So it's better than GPT-3.5, but still pretty pathetic at hard Leetcode problems. If your programming job is closer to leetcode easy problems you might be in trouble, but for the real problems that aren't just gluing some libraries together your job is safe.




My dude, putting aside the fact that leetcode problem solving isn't factoring in the majority of programming use cases... you do realize this is better than a lot of professional programmers right ?

It's truly amazing seeing the posts shift in real time.


AI will overperform at questions whose answers are in its training set. These leetcode questions has lots of answers posted online, any human with internet access can just google those and copy paste the solution and get a better score than these language models.

This effect is stronger the larger the model, so likely most of the improvements here is that the model has better memory of the solutions that are already out there.


What this tells me is that doing technical interviews online is going to become even more of a hassle.

Either you'll have to completely surrender yourself to a battery of various "anti-cheating" software, or the problem difficulty is going to go through the roof.

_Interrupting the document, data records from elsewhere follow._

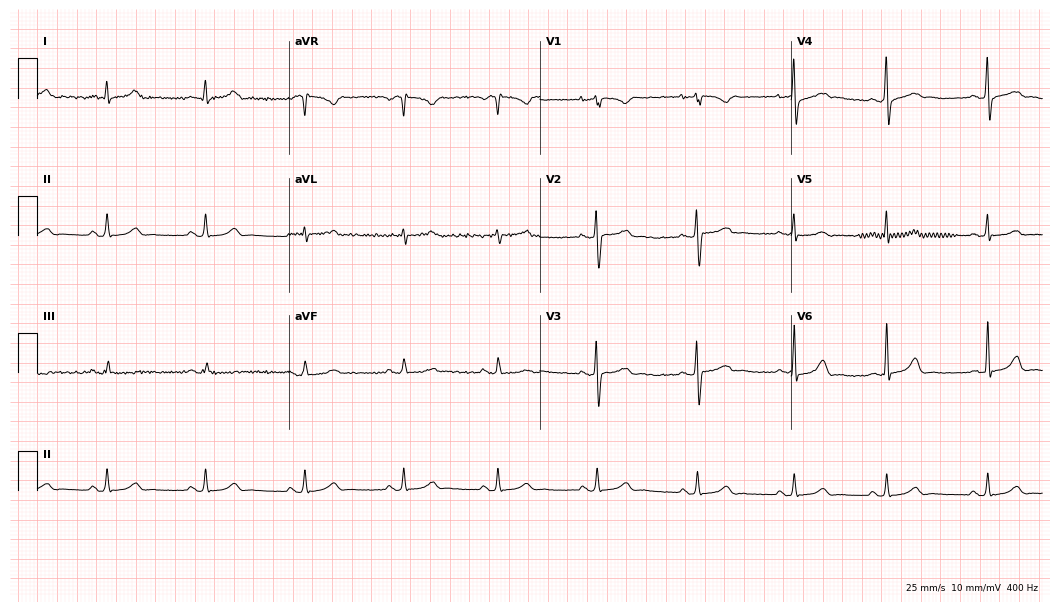
12-lead ECG from a female, 29 years old. Labelled as a normal ECG.
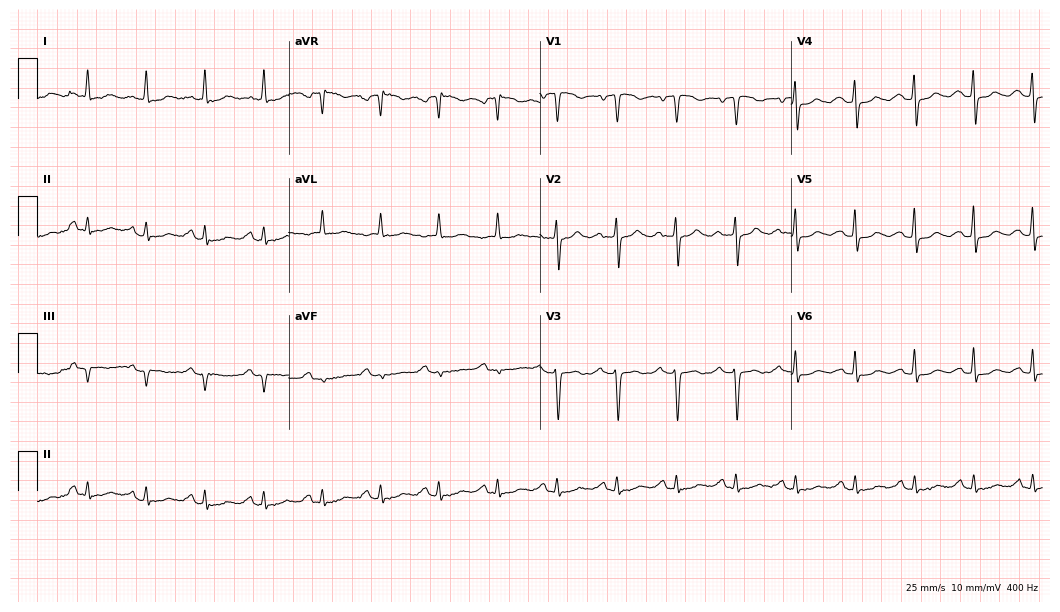
12-lead ECG from a 68-year-old female (10.2-second recording at 400 Hz). No first-degree AV block, right bundle branch block, left bundle branch block, sinus bradycardia, atrial fibrillation or sinus tachycardia recorded for this tracing. Findings outside these six are not listed.
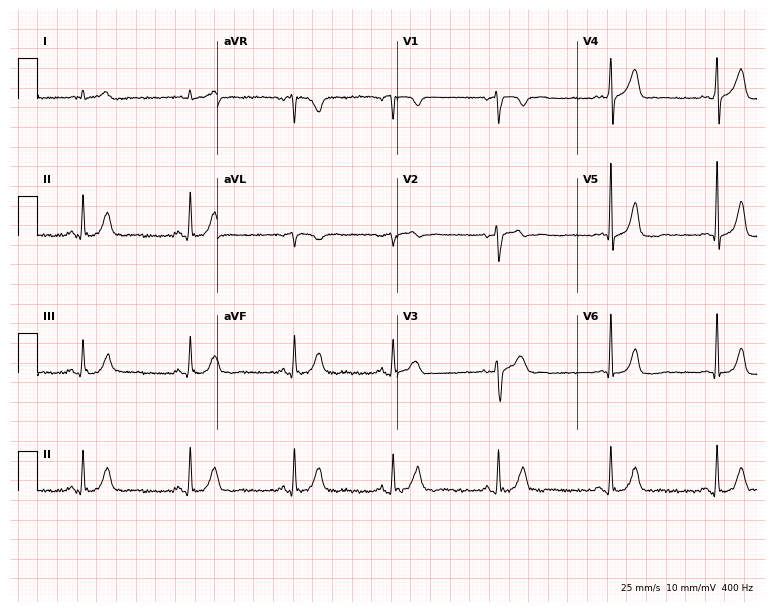
Resting 12-lead electrocardiogram. Patient: a 53-year-old male. Read as a normal ECG.
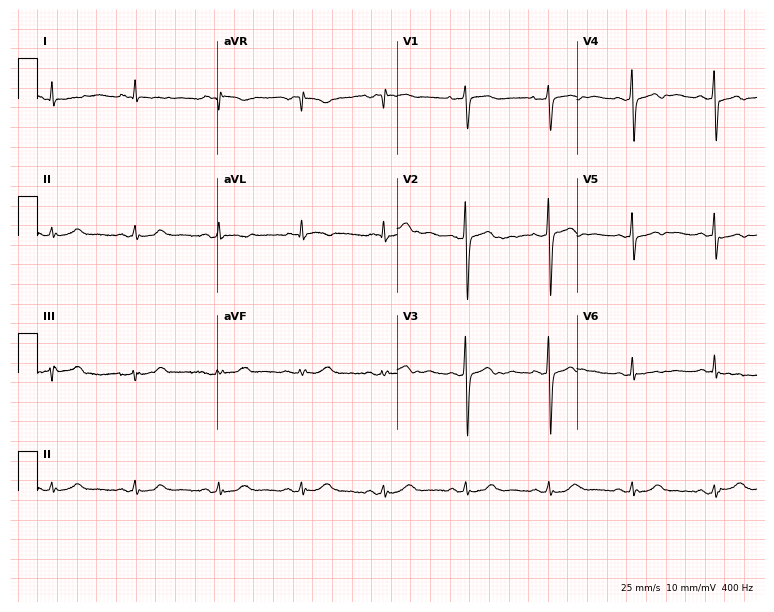
Resting 12-lead electrocardiogram. Patient: a female, 53 years old. None of these six findings is recorded: first-degree AV block, right bundle branch block, left bundle branch block, sinus bradycardia, atrial fibrillation, sinus tachycardia. Findings outside these six are not listed.
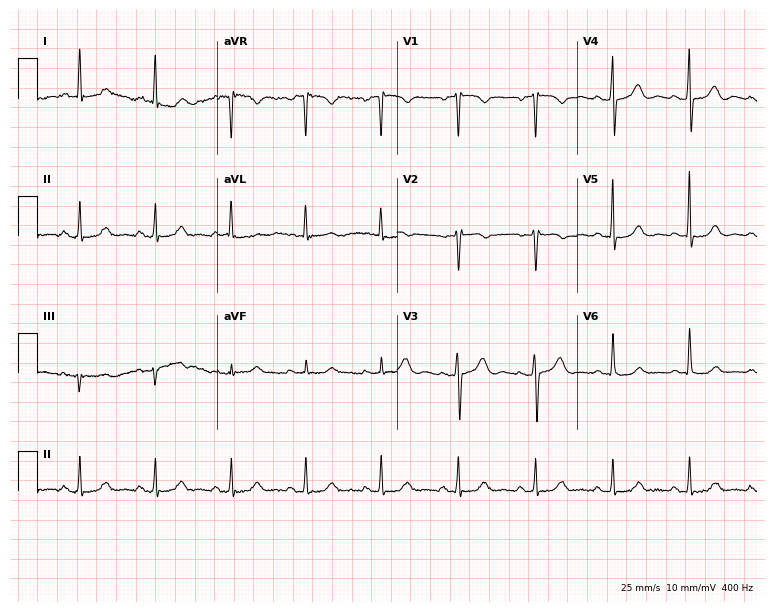
Electrocardiogram (7.3-second recording at 400 Hz), a female patient, 78 years old. Overall reading on record: normal ECG.

What is "Leetcode (hard)" specifically? Searching for it brought me to a website (https://leetcode.com/) but I'm assuming that is referring to some special list of problems that are meant to be harder than others, but I cannot find that.



The problems are all labeled with a difficulty.


people are impressed because you never need to do leetcode hard problems in any business anywhere in your career to make a few billion dollars. I would fire anybody using company time trying to reinvent some academic search thing instead of just using the hashmap.


Reimplementing quicksort in a language the rest of the company doesn't use in a part of the software that no one ever touches is fireable, sure, but I suspect that on the way to ChatGPT there were more than a couple "Leedcode hard"-grade problems that OpenAI engineers and PhDs solved because the library for that didn't exist before.


That’s better than a lot of professional engineers can do, but I agree that it is unlikely to get hired in a senior FAANG role.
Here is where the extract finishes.